Alors là, je serais les autorités chinoises, je tremblerais de peur. Quelle belle leçon de courage, quelle belle leçon de démocratie que nous adresse là Jean-Christophe Lagarde, le traître à Bayrou maire de Drancy. Leçon qui s'impose d'autant plus fortement que juste à côté, on peut lire les 19 articles du règlement du parc, signé du même Lagarde, dont nos amis Chinois auraient beaucoup à apprendre sur le chemin qui les conduit vers une une démocratie moderne. 19 articles pour interdire de faire du vélo, du patin à roulettes, de marcher sur les pelouses, d'enlever son T-shirt, et même de pique-niquer sans autorisation spéciale, etc... etc... En résumé, reste autorisé de respirer, mais pas trop fort, et de mettre un pied devant l'autre, mais pas trop vite. Le tout sous surveillance vidéo, parce que des fois, quand le vidéo-club en bas de chez lui est fermé, Lagarde aime bien se passer les cassettes.

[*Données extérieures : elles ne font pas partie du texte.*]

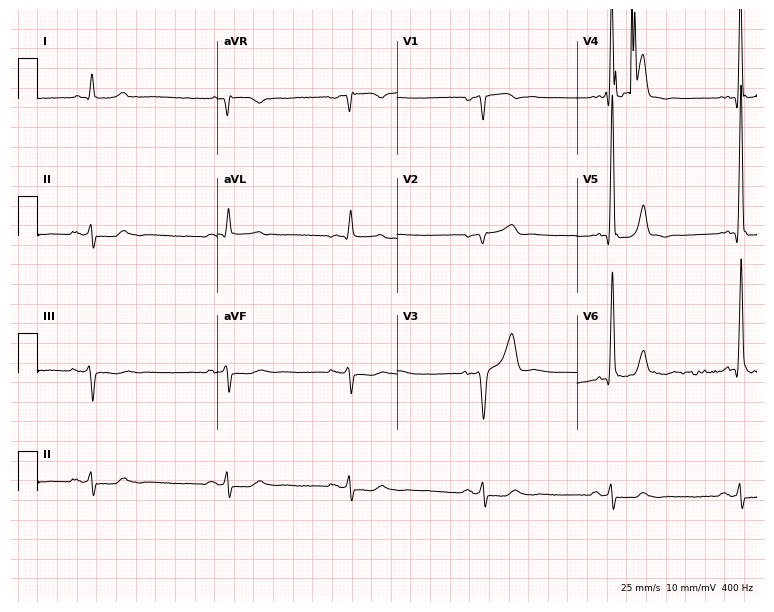
Electrocardiogram, a male patient, 85 years old. Interpretation includes sinus bradycardia (a sinus rate of 50 beats per minute or less).

Déjà si tu sais lire ça tu es un peu suspect.

Espérons que les Tibétains ont reçu autorisation spéciale de griller quelques brochettes de yéti pour la durée de la promotion.

12 mai 2008

Pascal Sevran : enfin mort !

Jean-Pierre Elkabbach tente le tout pour le tout.

11 mai 2008

C'est du Biard

Du coup j'ai fait mes devoirs sur le web et j'ai été déterrer tout ce que j'ai pu sur l'injustement méconnu François-Auguste Biard (1799-1882). Voilà une petite galerie aléatoire. C'est sûr que ça change de Keith Haring.

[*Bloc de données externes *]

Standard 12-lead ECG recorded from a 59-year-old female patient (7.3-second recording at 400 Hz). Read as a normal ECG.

J'ai pas les titres parce que la moitié était en une sorte de norvégien avec des ronds sur les lettres barrées, et du coup l'autre moitié j'ai eu la flemme. Bon allez, juste le dernier alors : Deux indiens en pirogue. Il vient d'être acquis par le musée Jacques Chirac (ah mais je suis bête il est pas encore mort) du Quai Branly des Arts premiers. Etonnant, vu que Biard me frappe pas par sa primature. Ah mais attends, ça doit être parce que ça représente des Premiers. A coup sûr ils vont racheter aussi toutes les planches originales de Canyon Apache.

10 mai 2008

Le temps béni des colonies

Alors voilà, le 10 mai on fête désormais la fin de l'esclavage. La date, mystérieusement choisie par Chirac, fait apparemment débat, certaines associations antillaises préférant tout aussi mystérieusement celle du 23 mai. Querelles byzantines autour du devoir de mémoire. L'enjeu m'a un peu échappé.

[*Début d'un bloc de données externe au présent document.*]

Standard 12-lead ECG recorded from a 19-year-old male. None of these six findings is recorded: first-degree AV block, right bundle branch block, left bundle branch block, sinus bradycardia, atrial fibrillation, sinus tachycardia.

Par contre, j'ai vu une photo accompagant un article sur un site web gothique concurrent : photo d'une statue d'esclaves libérés érigée à Basse-Terre en Guadeloupe (à dire vrai c'était pas pile-poil la même photo, mais c'était bien la même statue). Notez le soin tout particulier apporté à l'environnement de l'œuvre, magnifiée par un écrin paysager de toute beauté.

A Basse-Terre en Guadeloupe.

Et là, mon sang n' a fait qu'un tour ! Nom d'un petit bwana, j'ai déjà vu cette statue quelque part par chez moi : à Drancy. Incroyable, le Neuf-Trois haut-lieu de la mémoire de l'esclavage. Pourtant, les trains ne partaient pas pour les Antilles... Notez le soin tout particulier apporté à l'environnement de l'œuvre, magnifiée par un écrin paysager de toute beauté.

A Drancy dans le Neuf-Trois.

Et donc renseignements pris, la statue a été posée en trois exemplaires : le premier à Gorée, cette île à une coudée au large de Dakar, dont la légende soigneusement entretenue voudrait qu'elle ait servie de base d'exportation du "bois d'ébène" (alors que plus vraisemblablement pas du tout, mais ne le répétez pas aux touristes noirs américains). Le second à Basse-Terre, oui, bon, d'accord, on suit toujours bien. Et donc à Drancy. A Drancy ! Y avait sans doute plus de place sous l'Arc de Triomphe, je vois que ça.

A Gorée, au milieu d'un écrin paysager cacté.

Bon, peu importe où elle a été posée, et la qualité de l'écrin paysager, on s'accordera pour dire qu'on a déjà vu statue plus inspirée. D'ailleurs mon clavier a fourché. "Inspirée", ai-je écrit ? C'est "pompée" qui aurait mieux convenu, à en juger par ce tableau, accroché sur un mur du château de Versailles, d'un certain François-Auguste Biard.

L'abolition de l'esclavage (dans son magnifique écrin allégorique).